Sit-Flat Paper Bags

Sure, sit-flat paper bags are not the condensing steam engine, the telegraph, pneumatic tools, or the dynamo generator but they represent something new: a woman entrepreneur.

After realizing the hassle of bags that would not stand Margaret Knight set out to create a machine for a bag with a flat bottom. She worked with three machinists.

The third machinist, Charles Anan, stole and patented the idea. Anan had asked to see what she was working on and outright ripped it off. During litigation the other machinists testified, Knight showed her notes, and Anan could not entirely explain his patent. Knight won and was awarded her patent in 1871.

She built a large bag business and spent her life making various other innovations, never marrying.

She worked hard: “At the age of seventy, [Knight] is working twenty hours a day on her 89th innovation,” reported the New York Times on Oct. 19, 1913. She died in 1914 with an estate worth $275.05.

Grocery Store Chain / Mass Retailer

The Great Atlantic & Pacific Tea Company (A&P) showed that relying on massive scale could push down prices while running a company profitably.

Relying on low prices A&P expanded rapidly. Early A&P stores were full-service. Shoppers, who typically arrived on foot to the neighborhood stores, would tell grocers what they wanted, and the grocers would remove it from shelves or a limited cold storage area. A&P pioneered the use of private label goods, purchasing entire shiploads of tea or trainloads of fruit, packaging the goods into their own containers, and selling it at their stores.

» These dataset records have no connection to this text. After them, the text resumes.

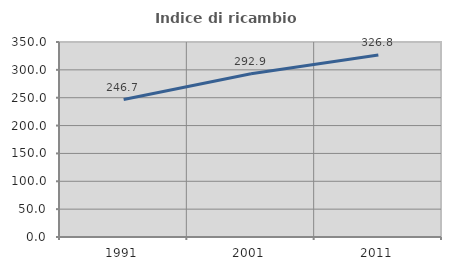
| Category | Indice di ricambio occupazionale  |
|---|---|
| 1991.0 | 246.701 |
| 2001.0 | 292.857 |
| 2011.0 | 326.816 |
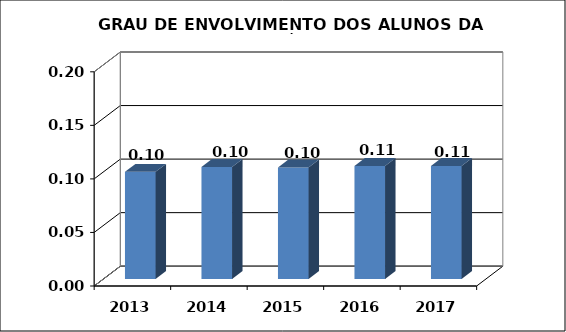
| Category | Series 0 |
|---|---|
| 2013 | 0.1 |
| 2014 | 0.105 |
| 2015 | 0.104 |
| 2016 | 0.106 |
| 2017 | 0.105 |
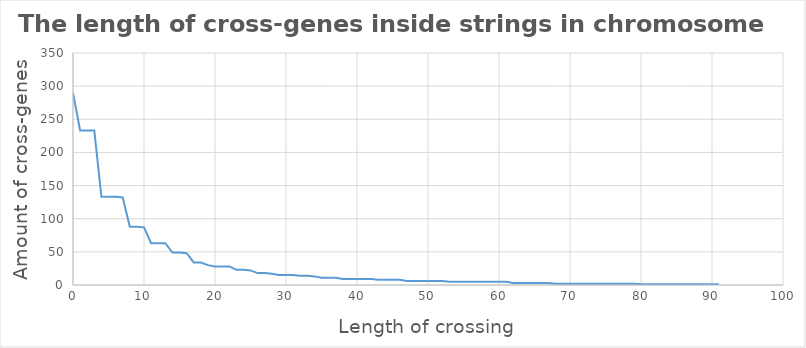
| Category | Cross (chr) |
|---|---|
| 0.0 | 290 |
| 1.0 | 233 |
| 2.0 | 233 |
| 3.0 | 233 |
| 4.0 | 133 |
| 5.0 | 133 |
| 6.0 | 133 |
| 7.0 | 132 |
| 8.0 | 88 |
| 9.0 | 88 |
| 10.0 | 87 |
| 11.0 | 63 |
| 12.0 | 63 |
| 13.0 | 63 |
| 14.0 | 49 |
| 15.0 | 49 |
| 16.0 | 48 |
| 17.0 | 34 |
| 18.0 | 34 |
| 19.0 | 30 |
| 20.0 | 28 |
| 21.0 | 28 |
| 22.0 | 28 |
| 23.0 | 23 |
| 24.0 | 23 |
| 25.0 | 22 |
| 26.0 | 18 |
| 27.0 | 18 |
| 28.0 | 17 |
| 29.0 | 15 |
| 30.0 | 15 |
| 31.0 | 15 |
| 32.0 | 14 |
| 33.0 | 14 |
| 34.0 | 13 |
| 35.0 | 11 |
| 36.0 | 11 |
| 37.0 | 11 |
| 38.0 | 9 |
| 39.0 | 9 |
| 40.0 | 9 |
| 41.0 | 9 |
| 42.0 | 9 |
| 43.0 | 8 |
| 44.0 | 8 |
| 45.0 | 8 |
| 46.0 | 8 |
| 47.0 | 6 |
| 48.0 | 6 |
| 49.0 | 6 |
| 50.0 | 6 |
| 51.0 | 6 |
| 52.0 | 6 |
| 53.0 | 5 |
| 54.0 | 5 |
| 55.0 | 5 |
| 56.0 | 5 |
| 57.0 | 5 |
| 58.0 | 5 |
| 59.0 | 5 |
| 60.0 | 5 |
| 61.0 | 5 |
| 62.0 | 3 |
| 63.0 | 3 |
| 64.0 | 3 |
| 65.0 | 3 |
| 66.0 | 3 |
| 67.0 | 3 |
| 68.0 | 2 |
| 69.0 | 2 |
| 70.0 | 2 |
| 71.0 | 2 |
| 72.0 | 2 |
| 73.0 | 2 |
| 74.0 | 2 |
| 75.0 | 2 |
| 76.0 | 2 |
| 77.0 | 2 |
| 78.0 | 2 |
| 79.0 | 2 |
| 80.0 | 1 |
| 81.0 | 1 |
| 82.0 | 1 |
| 83.0 | 1 |
| 84.0 | 1 |
| 85.0 | 1 |
| 86.0 | 1 |
| 87.0 | 1 |
| 88.0 | 1 |
| 89.0 | 1 |
| 90.0 | 1 |
| 91.0 | 1 |
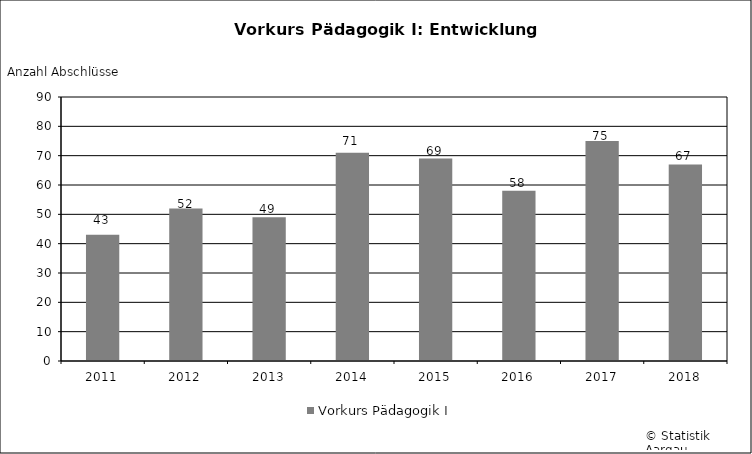
| Category | Vorkurs Pädagogik I |
|---|---|
| 2011 | 43 |
| 2012 | 52 |
| 2013 | 49 |
| 2014 | 71 |
| 2015 | 69 |
| 2016 | 58 |
| 2017 | 75 |
| 2018 | 67 |

During WWI A&P sputtered as the US government commandeered food and transport dealing a setback but, after the war, A&P continued to expand. By 1930 A&P was the world’s largest retailer. At one point there were just under 16,000 stores.

In 1946, the US Dept. of Justice used anti-collusion and market protection rules to convict the company of selling food too cheaply. By the 1950’s others started to open more modern and larger stores (A&P evolved into what today we call grocery stores later in its lifecycle).

Over time, A&P failed to keep pace. Their “professional” grocers did not like the self-serve enormous supermarkets. They had a large number of small stores but, over time, lower volume than the larger retailers.

After a long decline and two bankruptcies all stores were shuttered Dec. 1, 2015. By 2018 even the old A&P website is defunct.

While A&P thrived, they did so by continually recreating their stores.